Semantic Interoperability for e-Research in the Sciences, Arts and Humanities
I went along to a one-day workshop at Imperial College, London, on 2006 March 30, organised by the Imperial College Internet Institute.
The title was `Semantic Interoperability for e-Research in the Sciences, Arts and Humanities'; unfortunately it may have been too broad-ranging, with the talks either too high-level or too detailed, to be hugely useful for me, and indeed for us. The morning was mostly bioinformatics talks, and the afternoon mostly digital humanities, but it was the humanities themes that seemed to dominate (most unusually), in ways which probably aren't very useful to us.

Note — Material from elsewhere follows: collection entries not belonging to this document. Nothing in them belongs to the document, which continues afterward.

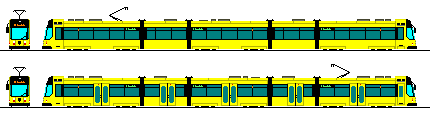 Beschreibung: Ansicht NGTD12DD Erstellt: Marco Präg Lizenzstatus: GNU FDL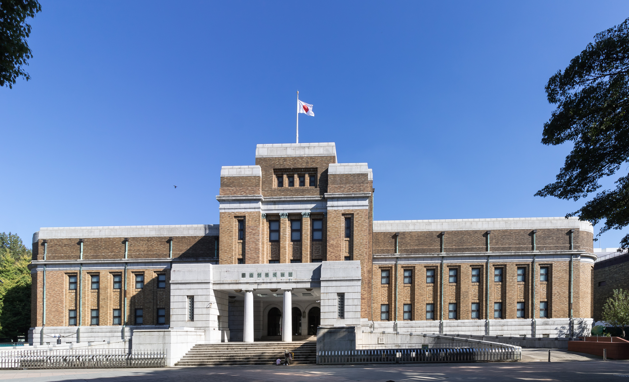 国立科学博物館の日本館の建物。旧東京科学博物館本館。重要文化財。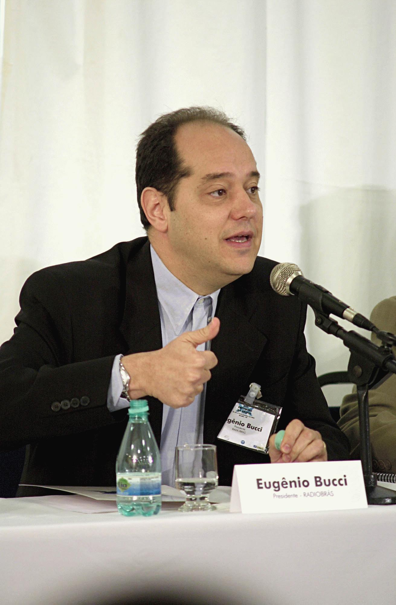 Brasília - O presidente da Radiobrás, Eugênio Bucci, fala durante encontro no Hotel Manhattan. (foto: Lindomar Cruz - ABr - vert. 20)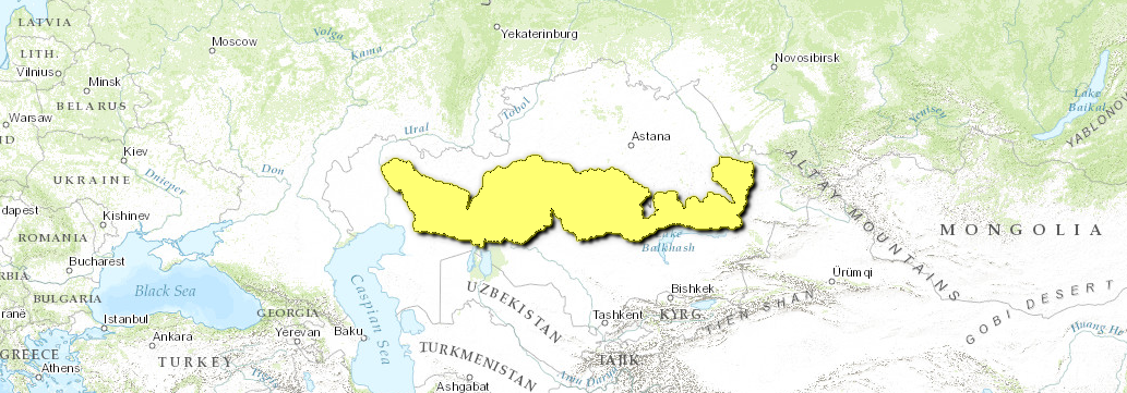 Mappa Ecoregione PA1318 - Semi-deserto del Kazakistan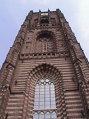 Oirschot: toren Sint-Petruskerk. Eigen werk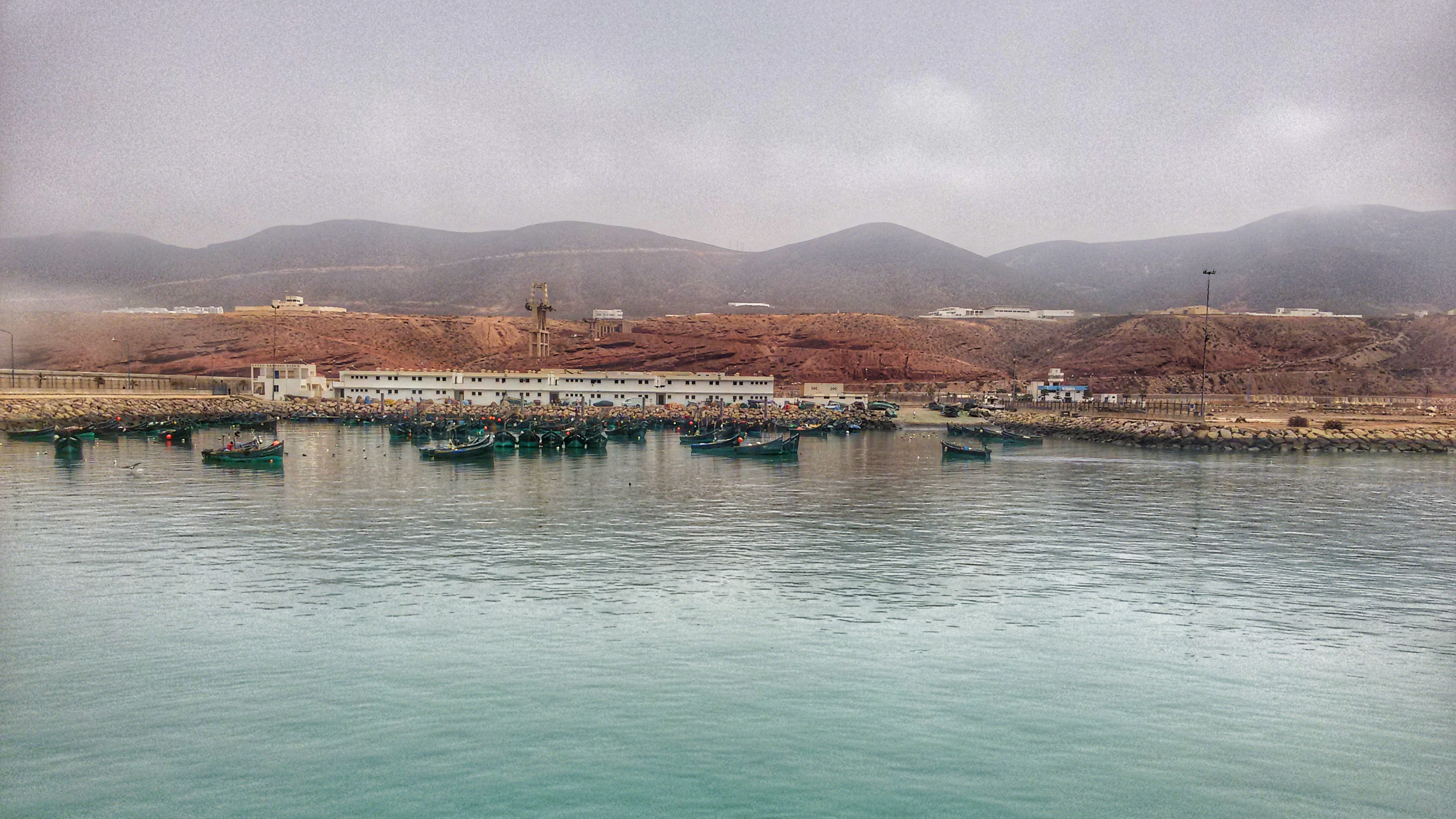 Summer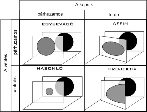 Vetítés variánsai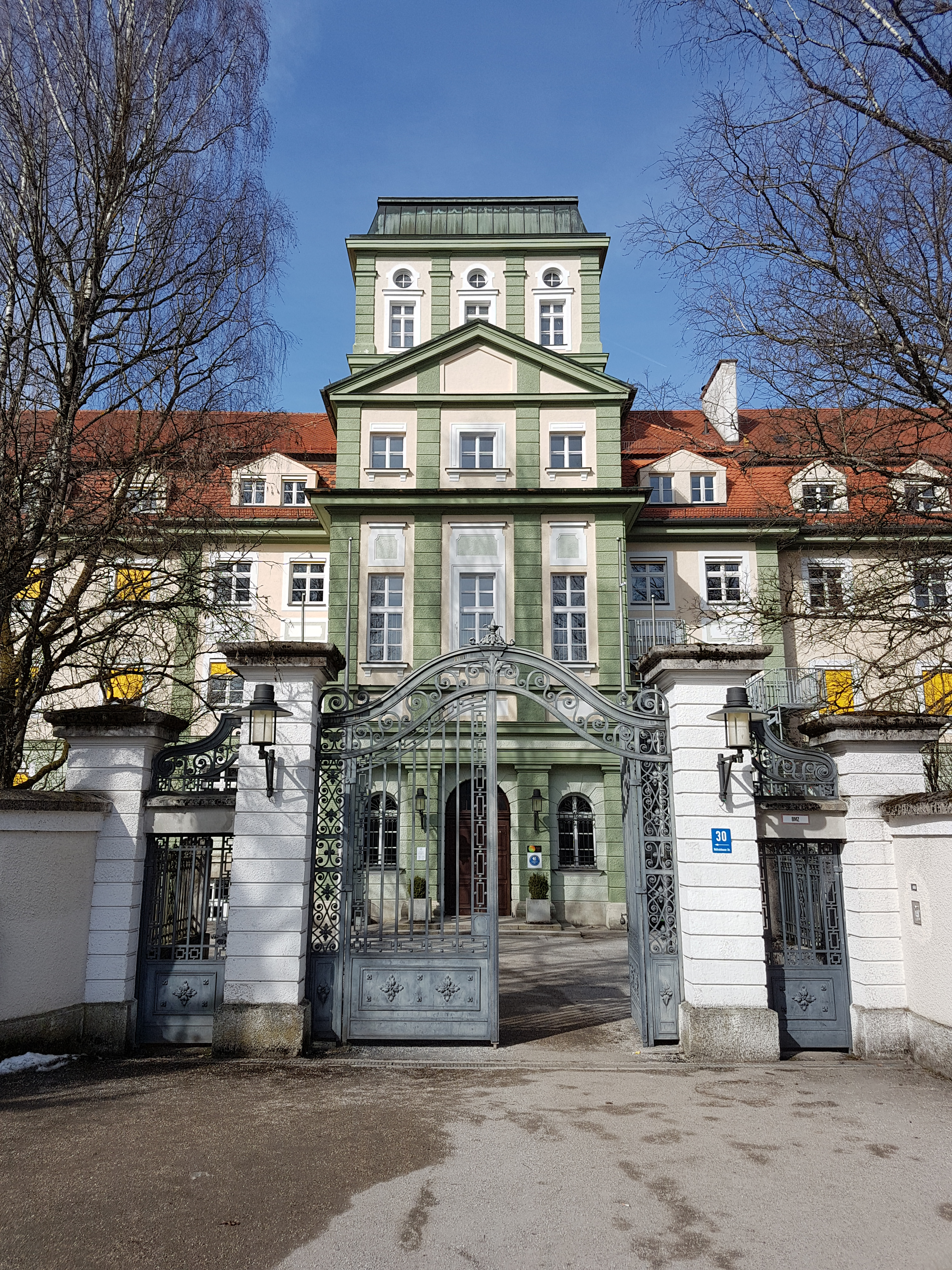 Haupteingang des Erzbischöflichen Pater-Rupert-Mayer-Gymnasium Pullach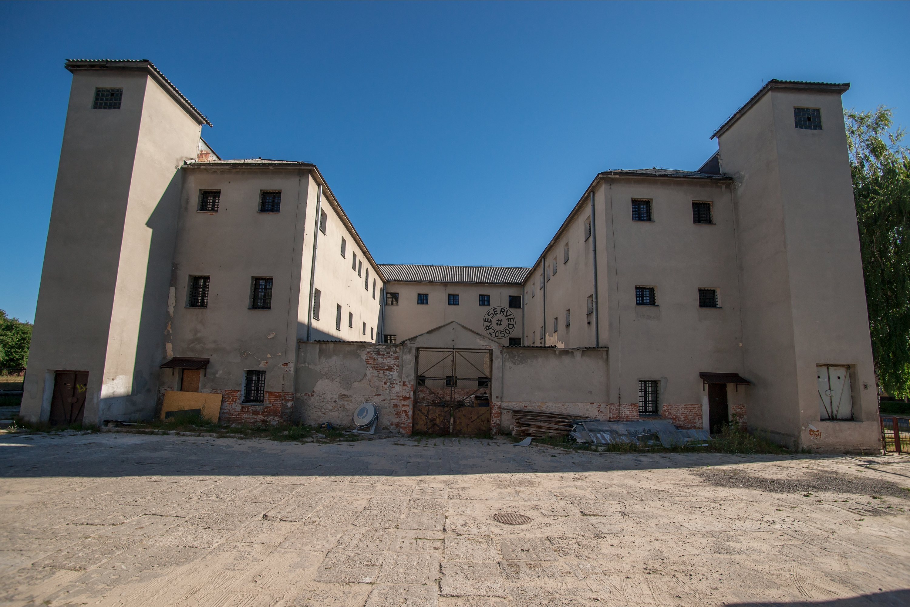 Janów Lubelski - dawne więzienie, obecnie "Muzeum Regionalne"

I got the feeling, and I'm possibly being uncharitable here, that a couple of the talks were rehashed keynote speeches.
CIDOC CRM
The big theme of the day was the
CIDOC CRM (Conceptual Reference Model). This is an elaborate upper ontology (though it predates the current interest in ontologies as such) which seems very general in scope, but which was developed by, and serves the interests of, the cultural heritage community (ie, museums). Thus it has terms such as `participated in', `has created' and `took place at'. This has obvious utility for describing museum holdings, and for providing very rich views of those for education or research purposes. One of the few demos on the day was a very impressive one by Matthew Addis of
Sculpteur and its partner project
Artiste, which showed how you could add lots of value to a catalogue (in our terms, a registry) using the sort of reasoning which semantically rich markup makes possible. However we already know we can do that, and the demo didn't go into enough detail to usefully suggest to us what to do next.

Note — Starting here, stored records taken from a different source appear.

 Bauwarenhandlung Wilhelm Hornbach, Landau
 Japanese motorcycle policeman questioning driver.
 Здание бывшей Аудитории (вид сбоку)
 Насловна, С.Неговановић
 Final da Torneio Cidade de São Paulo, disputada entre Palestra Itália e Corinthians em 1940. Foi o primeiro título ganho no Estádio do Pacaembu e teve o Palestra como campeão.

Catton: big and little ontologies
Chris Catton, of the Zoology department in Oxford, gave a very interesting talk on sharing ontologies, and the demerits of big ontologies. He pointed out that big ontologies are hard to reason over, hard to visualise or comprehend, and hard to agree with, in the sense of building consensus around (don't we just know this...). Small is beautiful for a variety of reasons, including that small ontologies are subject to natural selection (I heartily agree with this, as it's more or less my hobbyhorse as regards the VO DM effort). The GO is very big, but with only two concepts it remains very simple in fact, and easy to reason reason over.
Although it sounds like a way to break through the problem, simply pointing into a large ontology – in the sense of using concepts within an ontology without importing the whole thing – doesn't work. This can go wrong if by doing this you ignore other semantics of the terms you're using (Catton's somewhat synthetic example was using an ontology' `author' concept without realising that it's a subproperty of `unreliableAuthor'. In this case you can end up implying things you didn't intend, or unwittingly create contradictions, which are only noticed when someone else does import the whole ontology.
There's some work on patterns for ontology creation, and Catton mentioned Guarino and Welty's
ontological normalisation; and Alan Rector's
implementation normalisation (having an asserted ontology consisting purely of disjoint subtrees).
Catton's solution is to have `Application-level ontologies' – you agree very small ontologies, and then specialise them on an application-by-application basis. Yes, it's obvious (he says), so why isn't it more common? FOAF and DC are the only real examples of this so far.
Demos and assorted insights
Doug Tudhope talked about
FACET, which does thesaurus-based query expansion. There was a very quick demo, based on trying to find `carver chairs' (a particular style of chair) from an initial query string of `victorian mahogany armchairs', but when I tried to reproduce it just now, nothing worked (I suspect it might be IE-specific).
Catton distinguished between `domain' vs. `operational' ontologies (I don't know if this distinction is his, or a standard one): it's easy to say that 'a publication has an author', but BibTeX, BioPax, Atom, ... all implement this in substantially different ways, which breaks interop. This feels like a very useful and/or important idea, though I'm not quite sure quite where it fits into the scheme of things.
Martin Doerr: Categorisation processes don't have to be completely automatic to be useful–Wikipedia shows that there's a lot of manual work that folk are willing to put in if the rewards are right, and semiautomatic processes could build on this. There were frequent mentions of folksonomies and social tagging.
Matthew Addis: `Google doesn't work well for long-tail content'. Because the PageRank algorithm is fundamentall based on citations from high-ranging pages, it privileges the most popular items of any type. On the contrary Amazon makes its millions from the `long tail' of items which very few people want. It has occurred to me that Google is the SW's dirty little secret–it really
shouldn't be that successful when all it's doing is keyword searching. However, if Google really does miss the long tail, it's
here that you need semantic searching.
--
NormanGray - 31 Mar 2006